As shown in Fig. 1(a), b-SARSA(\(\lambda \)) has several superiority compared with other two algorithms. Compared to multi-SARSA, the b-SARSA(\(\lambda \)) algorithm has higher cumulative reward value. The multi-SARSA learns in the MDP model that judges the current state of environment without comprehensive understanding of the environment, while the POMDP computes and analyzes the environment based on belief states. Although multi-agent mechanism can accelerate the convergency rate in multi-SARSA, it obtains less reward value than b-SARSA(\(\lambda \)) in POMDP. On the other hand, in the same POMDP environment, b-SARSA(\(\lambda \)) has faster convergence rate than TL. The reason mainly lies in the introduction of eligibility traces in b-SARSA(\(\lambda \)), which can optimize current action with experience from past decisions to accelerate the learning rate.

Fig. 1.
figure 1

(a) Validation of effectiveness (b) Validation of adaptability

5.2.2 Validation of Adaptability

Service QoS attributes may change in a dynamic web service environment. Therefore, this experiment mainly studies the adaptability of b-SARSA(\(\lambda \)). We allow 10 %, 15 % and 20 % of changes on the QoS values of a fixed number of candidate services during the learning process to simulate the dynamic environment. Also, we set QoS fluctuations between the 2000th episode and 2500th episode to enhance comparison. Figure 1(b) presents the experiment results. We can see that the b-SARSA(\(\lambda \)) algorithm converges finally in spite of the changes of the QoS, with just different convergence time. Even for huge QoS fluctuations, the reward values temporary decline, but the algorithm will relearn the current strategy and generate a new optimal strategy for the new environment. Therefore, the b-SARSA(\(\lambda \)) algorithm can handle the changes and find the optimal strategy adaptively.

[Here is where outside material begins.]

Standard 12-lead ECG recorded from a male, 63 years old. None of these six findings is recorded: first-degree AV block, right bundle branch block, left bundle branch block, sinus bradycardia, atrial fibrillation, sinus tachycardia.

6 Conclusions and Future Directions

In a dynamic service composition environment, the services’ internal states and their QoS behaviors may be unpredictable and opaque. As a result, the available information for agents can be implicit. Therefore, this paper presents a reinforcement learning algorithm based on a POMDP model to address the non-observability issue in service composition, which utilizes the partially observed information to make decisions. By introducing the belief state, which presents the probability distributions over all states, the POMDP model can be converted into a belief MDP model. We also introduce the SARSA(\(\lambda \)) algorithm to run in a belief MDP, which combines the on-policy SARSA algorithm with the concept of multi-step prediction from eligibility traces. The algorithm can achieve better learning efficiency while enhancing the adaptability. The experiments validate the effectiveness and superiority of our approach in an incomplete information environment.